Among the entries that follow, tally the lines with the string "uploaded". Give no more than the number.

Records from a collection
# # # # #

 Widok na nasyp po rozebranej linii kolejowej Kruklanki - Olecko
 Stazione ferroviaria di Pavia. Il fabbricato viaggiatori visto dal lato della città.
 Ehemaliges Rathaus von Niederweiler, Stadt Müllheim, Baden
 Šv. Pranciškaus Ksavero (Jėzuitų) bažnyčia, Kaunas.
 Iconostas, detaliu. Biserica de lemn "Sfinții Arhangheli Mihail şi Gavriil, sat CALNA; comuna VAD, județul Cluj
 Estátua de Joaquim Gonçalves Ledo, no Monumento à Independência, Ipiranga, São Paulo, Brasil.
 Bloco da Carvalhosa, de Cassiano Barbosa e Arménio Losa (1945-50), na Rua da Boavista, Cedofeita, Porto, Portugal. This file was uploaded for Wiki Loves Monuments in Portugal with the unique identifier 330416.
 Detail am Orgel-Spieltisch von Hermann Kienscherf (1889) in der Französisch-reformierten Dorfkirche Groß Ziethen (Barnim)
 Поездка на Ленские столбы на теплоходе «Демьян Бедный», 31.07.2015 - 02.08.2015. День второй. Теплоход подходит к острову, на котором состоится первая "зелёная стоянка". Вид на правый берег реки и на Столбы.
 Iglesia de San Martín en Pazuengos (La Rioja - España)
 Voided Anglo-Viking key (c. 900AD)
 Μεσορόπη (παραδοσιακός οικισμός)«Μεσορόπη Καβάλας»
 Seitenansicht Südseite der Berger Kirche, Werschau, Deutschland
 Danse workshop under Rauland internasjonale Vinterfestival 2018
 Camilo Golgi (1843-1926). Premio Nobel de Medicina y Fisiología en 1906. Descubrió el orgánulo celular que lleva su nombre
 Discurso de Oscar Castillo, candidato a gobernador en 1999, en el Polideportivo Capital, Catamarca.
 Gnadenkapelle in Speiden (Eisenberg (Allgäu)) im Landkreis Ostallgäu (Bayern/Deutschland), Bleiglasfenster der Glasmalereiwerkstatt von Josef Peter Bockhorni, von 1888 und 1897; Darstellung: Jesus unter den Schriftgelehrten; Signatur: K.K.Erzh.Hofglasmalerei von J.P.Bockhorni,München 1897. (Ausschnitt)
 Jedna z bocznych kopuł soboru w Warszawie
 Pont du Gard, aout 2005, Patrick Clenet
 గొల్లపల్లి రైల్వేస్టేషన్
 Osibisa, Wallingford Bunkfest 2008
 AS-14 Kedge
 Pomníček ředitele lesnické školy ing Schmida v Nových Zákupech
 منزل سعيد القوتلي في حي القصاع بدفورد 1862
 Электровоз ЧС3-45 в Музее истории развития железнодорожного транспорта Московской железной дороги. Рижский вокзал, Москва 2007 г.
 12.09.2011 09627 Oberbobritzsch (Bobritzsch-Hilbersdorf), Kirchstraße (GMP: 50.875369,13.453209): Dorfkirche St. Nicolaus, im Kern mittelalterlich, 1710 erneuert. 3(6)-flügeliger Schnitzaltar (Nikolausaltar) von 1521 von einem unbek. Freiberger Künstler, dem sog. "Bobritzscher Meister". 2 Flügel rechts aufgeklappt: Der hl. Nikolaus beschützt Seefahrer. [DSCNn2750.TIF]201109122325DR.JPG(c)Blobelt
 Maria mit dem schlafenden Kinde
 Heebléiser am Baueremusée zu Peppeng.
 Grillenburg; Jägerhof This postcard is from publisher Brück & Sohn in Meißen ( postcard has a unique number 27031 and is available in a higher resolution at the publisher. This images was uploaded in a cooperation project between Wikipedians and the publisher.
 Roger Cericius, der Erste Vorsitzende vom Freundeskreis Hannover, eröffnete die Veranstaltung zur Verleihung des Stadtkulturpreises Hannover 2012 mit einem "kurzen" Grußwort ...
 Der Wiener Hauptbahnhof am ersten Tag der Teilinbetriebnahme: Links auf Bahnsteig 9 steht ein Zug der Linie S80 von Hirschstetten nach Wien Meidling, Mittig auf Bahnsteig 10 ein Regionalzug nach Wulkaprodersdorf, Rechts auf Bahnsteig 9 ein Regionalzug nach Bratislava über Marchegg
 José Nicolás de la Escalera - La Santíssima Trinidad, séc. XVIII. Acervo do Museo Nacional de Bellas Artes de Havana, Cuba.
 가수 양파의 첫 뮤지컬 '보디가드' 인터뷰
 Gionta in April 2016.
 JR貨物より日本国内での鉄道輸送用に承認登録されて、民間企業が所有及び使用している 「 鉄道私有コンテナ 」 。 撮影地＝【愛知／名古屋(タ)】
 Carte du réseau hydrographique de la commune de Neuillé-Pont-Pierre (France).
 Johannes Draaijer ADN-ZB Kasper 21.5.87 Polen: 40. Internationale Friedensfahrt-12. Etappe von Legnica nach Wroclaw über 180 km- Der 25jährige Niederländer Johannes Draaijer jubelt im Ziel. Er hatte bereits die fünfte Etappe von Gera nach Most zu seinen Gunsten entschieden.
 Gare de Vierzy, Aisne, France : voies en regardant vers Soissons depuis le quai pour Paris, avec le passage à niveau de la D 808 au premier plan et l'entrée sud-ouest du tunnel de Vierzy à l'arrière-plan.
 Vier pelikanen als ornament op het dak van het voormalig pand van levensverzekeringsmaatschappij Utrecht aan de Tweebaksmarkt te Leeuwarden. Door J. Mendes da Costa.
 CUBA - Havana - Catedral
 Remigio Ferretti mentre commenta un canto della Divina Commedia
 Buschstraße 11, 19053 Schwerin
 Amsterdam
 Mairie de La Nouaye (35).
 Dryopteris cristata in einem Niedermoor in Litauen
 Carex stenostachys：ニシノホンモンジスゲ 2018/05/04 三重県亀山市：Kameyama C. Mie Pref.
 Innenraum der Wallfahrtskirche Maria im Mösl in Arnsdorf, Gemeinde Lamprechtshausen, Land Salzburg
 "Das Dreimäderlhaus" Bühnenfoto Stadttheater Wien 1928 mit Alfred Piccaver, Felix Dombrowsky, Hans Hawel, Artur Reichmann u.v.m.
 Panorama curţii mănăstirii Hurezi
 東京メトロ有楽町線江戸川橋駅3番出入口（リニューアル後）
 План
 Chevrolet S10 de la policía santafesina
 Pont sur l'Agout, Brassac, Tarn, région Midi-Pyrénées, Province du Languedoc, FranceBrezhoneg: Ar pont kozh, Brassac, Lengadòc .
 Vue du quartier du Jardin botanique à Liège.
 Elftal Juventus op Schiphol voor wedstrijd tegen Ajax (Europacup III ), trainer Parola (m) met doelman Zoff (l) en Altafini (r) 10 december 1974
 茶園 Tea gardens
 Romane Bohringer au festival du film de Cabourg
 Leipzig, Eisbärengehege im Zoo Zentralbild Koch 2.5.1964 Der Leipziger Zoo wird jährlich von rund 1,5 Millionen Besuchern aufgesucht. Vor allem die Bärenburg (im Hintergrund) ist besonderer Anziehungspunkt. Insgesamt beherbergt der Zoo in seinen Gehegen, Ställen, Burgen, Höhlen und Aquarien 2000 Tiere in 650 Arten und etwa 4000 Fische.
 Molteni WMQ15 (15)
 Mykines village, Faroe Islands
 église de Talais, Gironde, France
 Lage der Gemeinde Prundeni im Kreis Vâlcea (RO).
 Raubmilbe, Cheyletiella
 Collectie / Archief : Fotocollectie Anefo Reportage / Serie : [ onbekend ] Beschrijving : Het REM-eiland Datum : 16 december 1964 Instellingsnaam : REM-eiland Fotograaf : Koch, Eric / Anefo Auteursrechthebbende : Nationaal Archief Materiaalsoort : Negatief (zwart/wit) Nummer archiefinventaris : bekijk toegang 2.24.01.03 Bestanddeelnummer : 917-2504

# # # # #

RESULT OF THE EXERCISE
2